As we have already touched upon lightly, it has long been thought that nucleic acids had only a single role: carrying hereditary information. As discussed, the discovery that DNA could fold into higher-order structures gave way to SELEX, an evolutionary method of discovering aptamers. The construction of DNA nanostructures, however, was not only carried out through a combinatorial approach; the specificity and predictability of Watson-Crick basepairing enabled rational design for engineering at the nanoscale [1]. Initially, the designed DNA nanostructures were mostly static, but dynamic nanostructures have become available over the years. Most of these dynamic nanostructures share a common feature: they exploit a biophysical phenomenon known as DNA strand displacement.
DNA strand displacement is the workhorse of dynamic DNA technology, the field which uses DNA’s non-covalent interactions to assemble higher-order structures. It is a process where two strands with partial complementarity are hybridized. These pre-assembled DNA strands have only partial complementary, leaving room for a toehold region. When a DNA sequence with full complementary binds to this region (the input), branch migration takes place (see the figure below). In the end, the sequence with full complementary binds to the sequence, yielding the output. DNA Strand displacement
Figure C: Schematic overview of DNA strand displacement. DNA Strand displacement is initiated when the input binds to the toehold region of a partially hybridized DNA strand. After the initiation, branch migration takes place and the input fully hybridizes with its perfect match, yielding the output.
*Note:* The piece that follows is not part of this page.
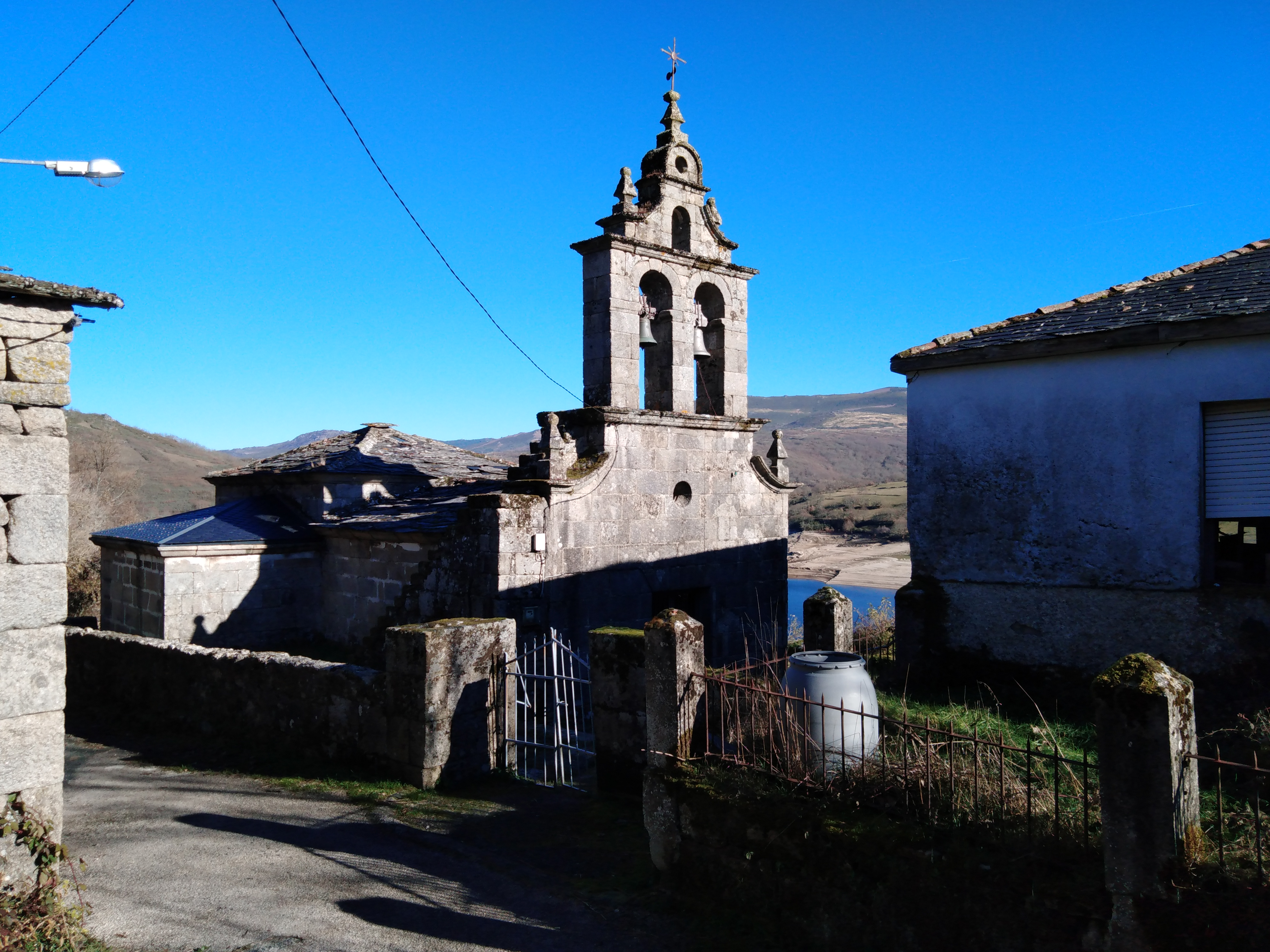 Igrexa parroquial do Candedo

DNA strand-displacement is a very robust technology; the sequences of the used strands often go unreported as they play a minor role. The robustness of the technology enabled rational design of numerous nanostructures. These nanostructures include DNA walkers, strand displacement cascades and self-assembling dendrimers [1].

In our project, we want to bring two membrane proteins in close proximity through aptamers. To test whether a close proximity indeed triggers an intracellular signal, we used DNA to bring the membrane proteins in close proximity. DNA is the ideal probe for this purpose, as its high specificity and predictability allowed us to bring the membrane proteins in vicinity. To make the system with DNA reversible, we designed a simple system exploiting the strand displacement (see Figure 3).


Figure 3: The membrane proteins can be brought in close proximity by clicking oligonucleotides on the loops and adding a long strand complementary to both oligonucleotides. It is expected that this results in a measurable signal. The longer strand is functionalized with a toehold region. Upon addition of a strand perfectly complementary to the longer strand, the system disassembles and the signal will fade out.





[1] Zhang D.Y. and Seelig G., “Dynamic DNA nanotechnology using strand-displacement reactions.,” Nat. Chem., vol. 3, no. 2, pp. 103–13, Mar. 2011.